Thu Feb 25 11:36:22 CET 2016
On 02/25/2016 04:00 AM, Richard A. O'Keefe wrote:
> On 25/02/16 1:53 pm, Loïc Hoguin wrote:
>> A similar but larger pain point that's been rationalized by people
>> used to Erlang is the expression separators.
> I take it you're referring to commas, semicolons, and full stops.
> We have a complete solution to that called LFE.
I largely prefer the Erlang syntax despite its faults, at least for most
of the code I write.
> We also have Elixir, which has enough syntactic weirdness of its own
> that I decided not to use it.
We agree there.
> I briefly played with a Haskell-inspired syntax for Erlang, which I still
> think would be a good idea. One thing I certainly kept in that design
> was -module directives because of the good they do.
My problem isn't that the -module directive exists, just that it's
mandatory. It's good that you are protected from every possible error if
that's what you want. But it's not good that you are forcefully
restricted to a particular behavior just because someone somewhere might
run into issues otherwise. This reminds me of the Unicode
variable/function names debate, where people argue that they might one
day run into code that they can't read.
> I wouldn't say that I've *rationalised* the issue, just that I stopped
> falling off that particular bike very very quickly.
I still run into this, mostly when refactoring. When moving code around
I usually end up with wrong separators. It's often in lists or maps when
writing one item per line. If I could have an optional comma for the
last item in the list I wouldn't have to compile, get an error, fix it
and compile again.
I did rationalize it, "it's like sentences!" and you probably did too.
If you really never run into issues with them you either never refactor
code, do tools assisted refactoring or are smarter than everyone else.

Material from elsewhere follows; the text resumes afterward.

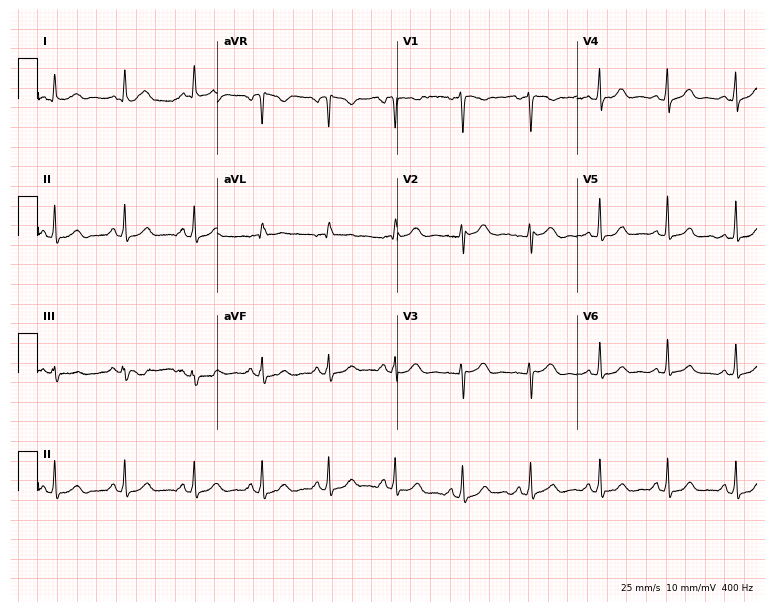
Electrocardiogram, a female patient, 28 years old. Overall reading on record: normal ECG.

> I don't think there is any point in trying to "fix" Erlang syntax as it
> stands. I *do* think there is point in developing a whole *new*
> syntax from the ground up, just like D didn't so much fix C's syntax as
> replace it.
I don't think any of the things discussed here break backward
compatibility, or if they do, not as much as some of the changes OTP
team already does (some latin1 source files broke in 17 for example).